Before this day, my only encounter with the Civil Service Commission was when I took the Career Service Professional Exam in 1999 as an aspiring civil servant. Back then, 22 years old, a new mother and barely a year out of college, I took the test in Quirino Elementary School (which incidentally is where my grandmother taught as a public school teacher until she retired in the early 80s). I took the test, understanding that it was a qualifying test for government service, but not really thinking too much about its significance. I took the test and managed to qualify - but unlike my grandmother and mother before me, who both had the privilege of being lifetime teachers in public schools, a lifetime of public service was not in the cards for me.

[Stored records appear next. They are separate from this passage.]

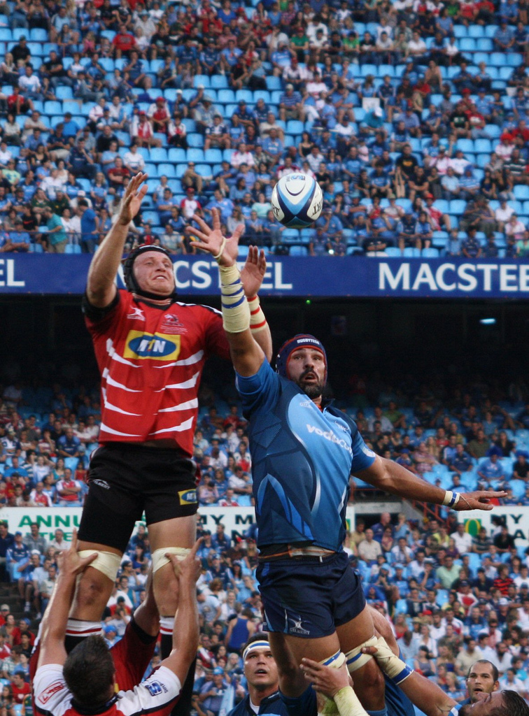 Victor Matfield et un joueur des Lions se disputant le ballon sur une touche lors du match de Super 15 entre les Bulls et les Lions le 26 mars 2011.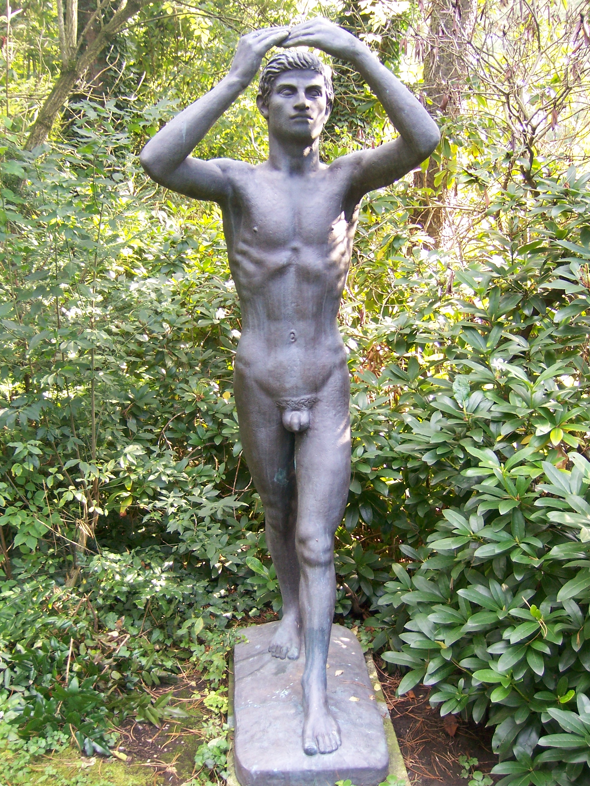 Bernhard Hoetger: Bronzejüngling "Der Tag", 1910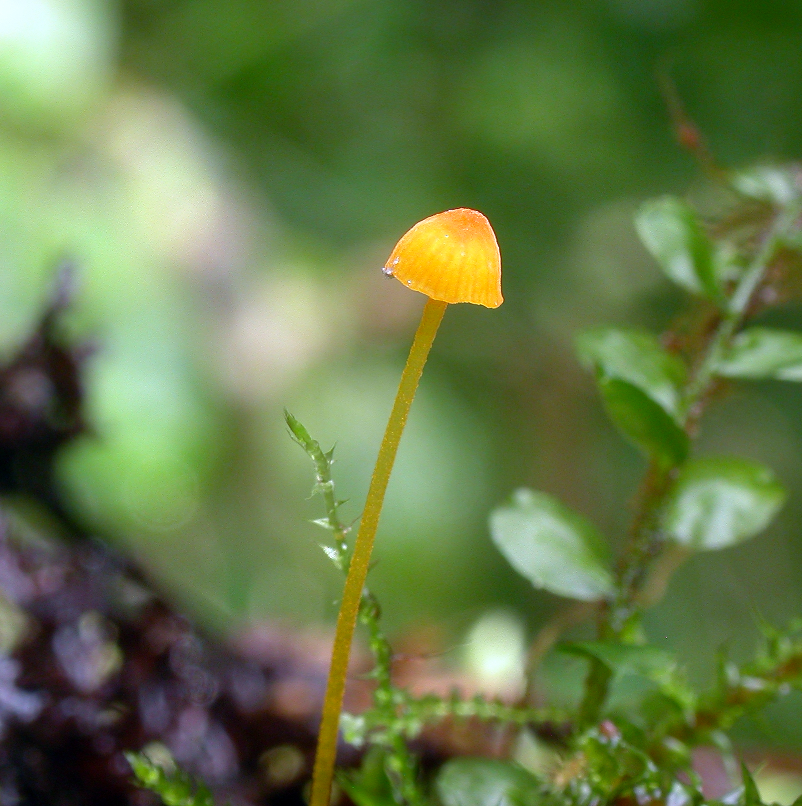 Sopparten kromgul bregnehette (Mycena oregonensis).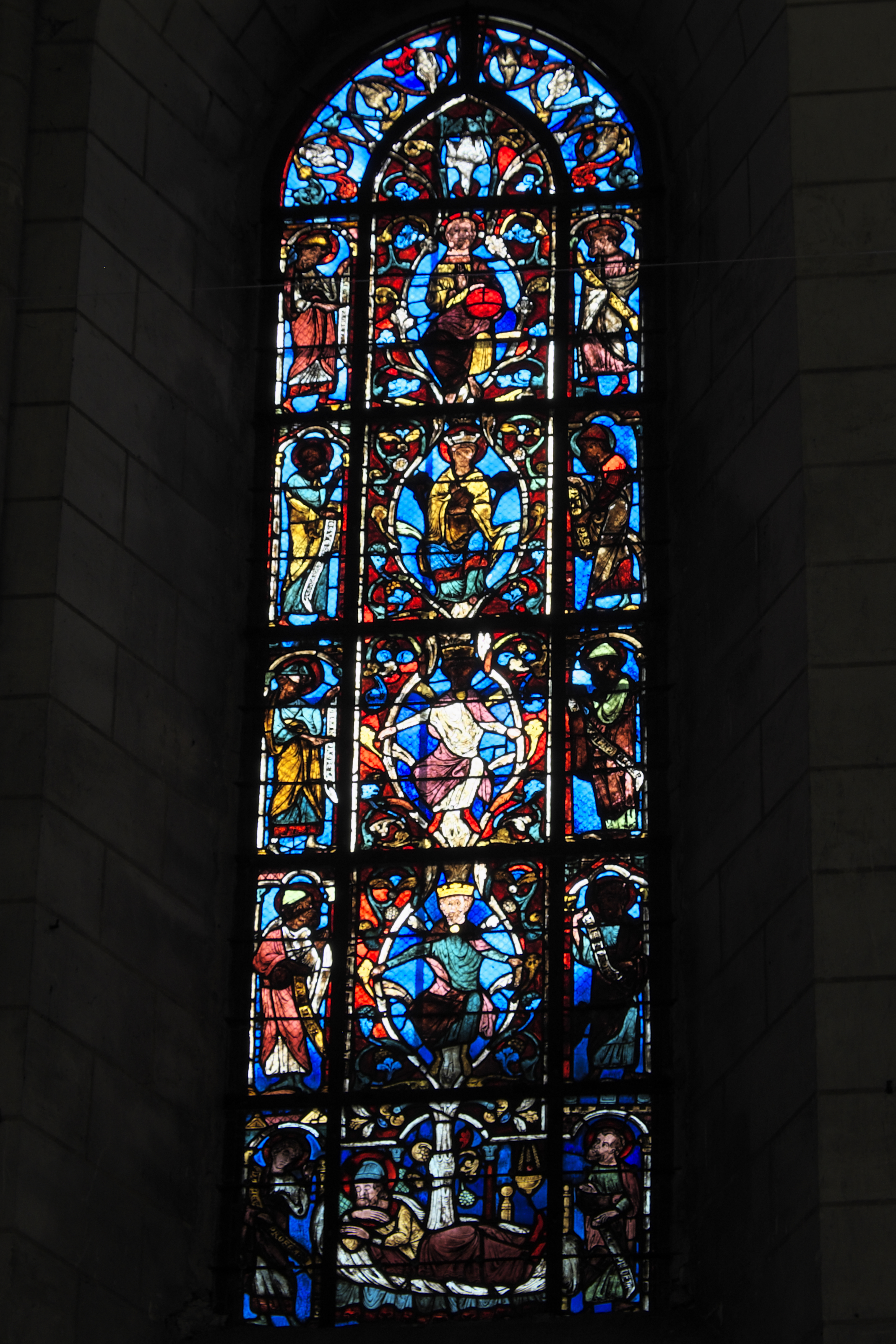 Katholische Pfarrkirche Saint-Vincent-Saint-Germain in Saint-Germain-lès-Corbeil im Département Essonne (Region Île-de-France/Frankreich), Bleiglasfenster aus dem 13. Jahrhundert im Chor; Darstellung: Wurzel Jesse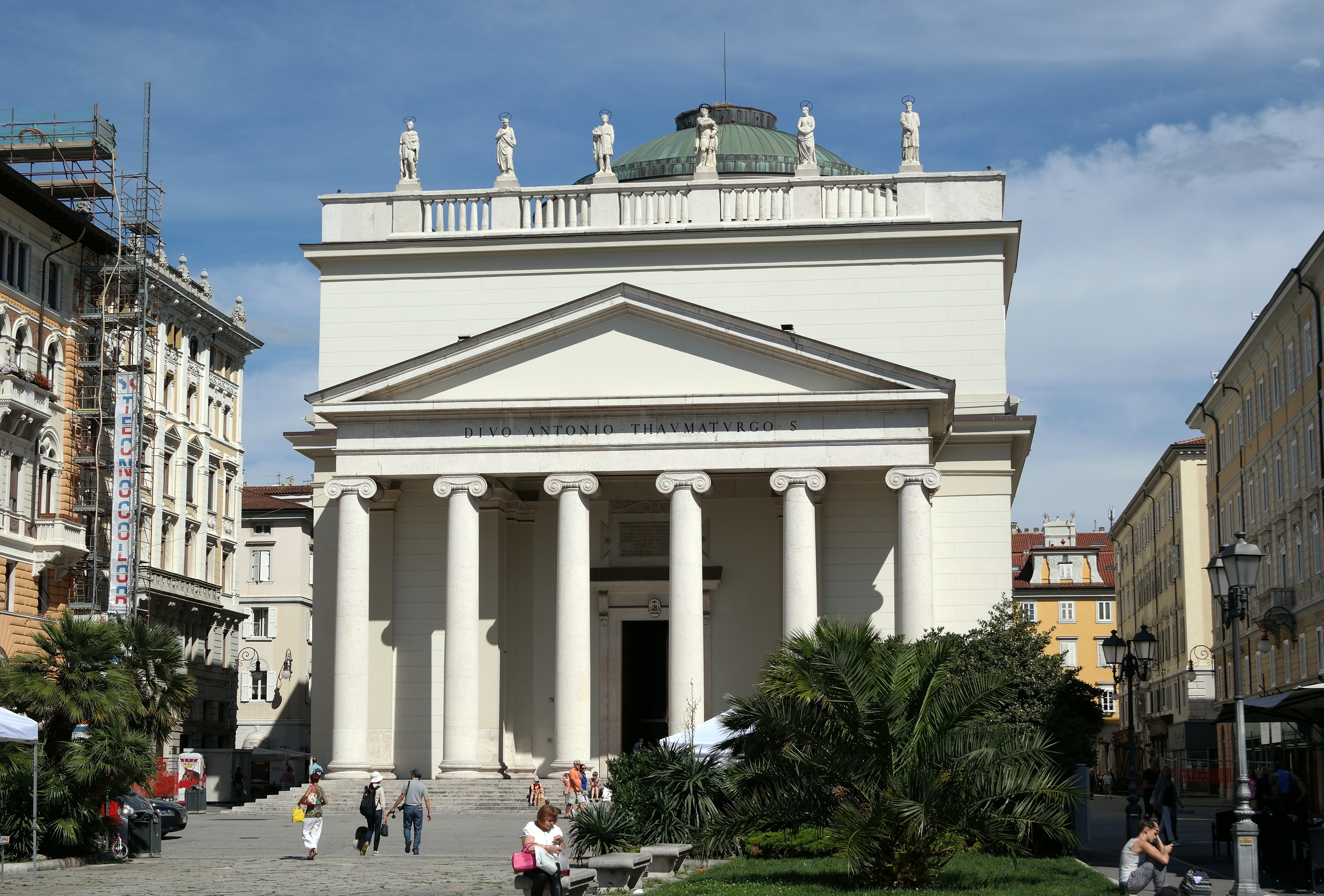 Chiesa di Sant'Antonio Taumaturgo a Trieste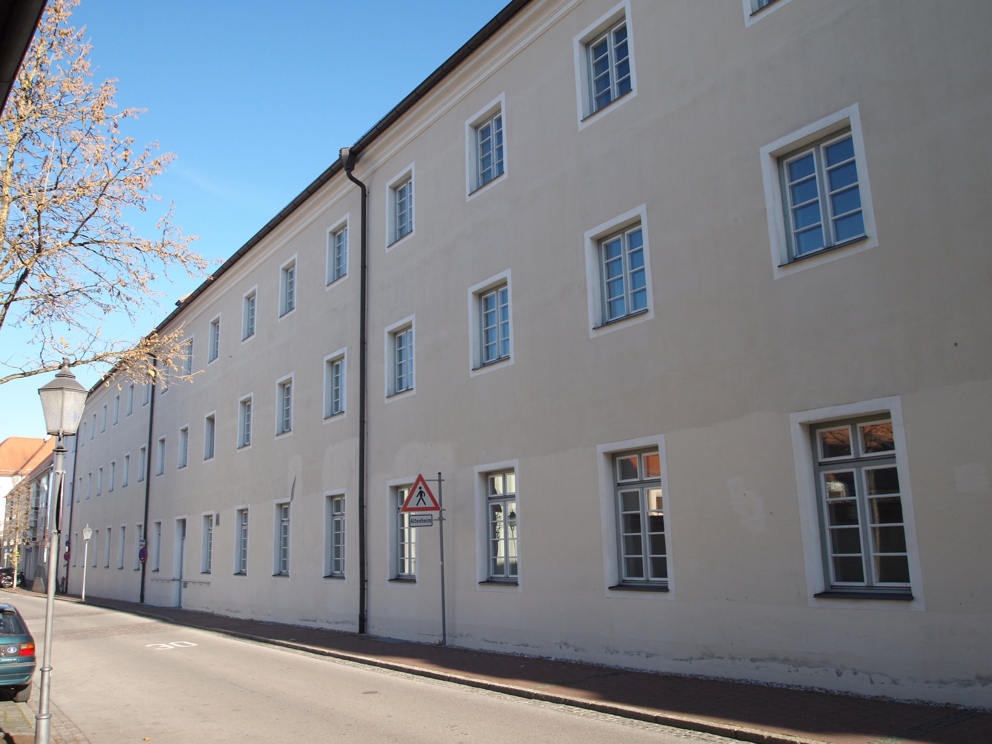 Schongau, Karmeliterstraße 8, Ehem. Karmeliten-Kloster, heute Altenheim

Now, 20 years later, as I reflect on that experience taking the Civil Service Exam, I see it in a whole new light. The Civil Service Commission is charged with one of the most noble and important responsibilities in government - to institutionalize meritocracy and excellence in public service; to make sure that only our nation's best minds and hearts get the privilege of being public servants. And this is enshrined in the agency's core purpose - Gawing Lingkod Bayani ang Bawat Kawani - Make Every Civil Servant a Servant Hero.
And so I am deeply honored to be invited to this gathering of our government's best and brightest - our government's "HR" or "People Team", so to speak - or the guardians of the light, as I would like to think of those in the profession. And while I am not an HR expert by any stretch of the imagination, I do hope I am able to share with you some useful "nuggets of insight" gained over years of trying to figure out how good people and good organizations work.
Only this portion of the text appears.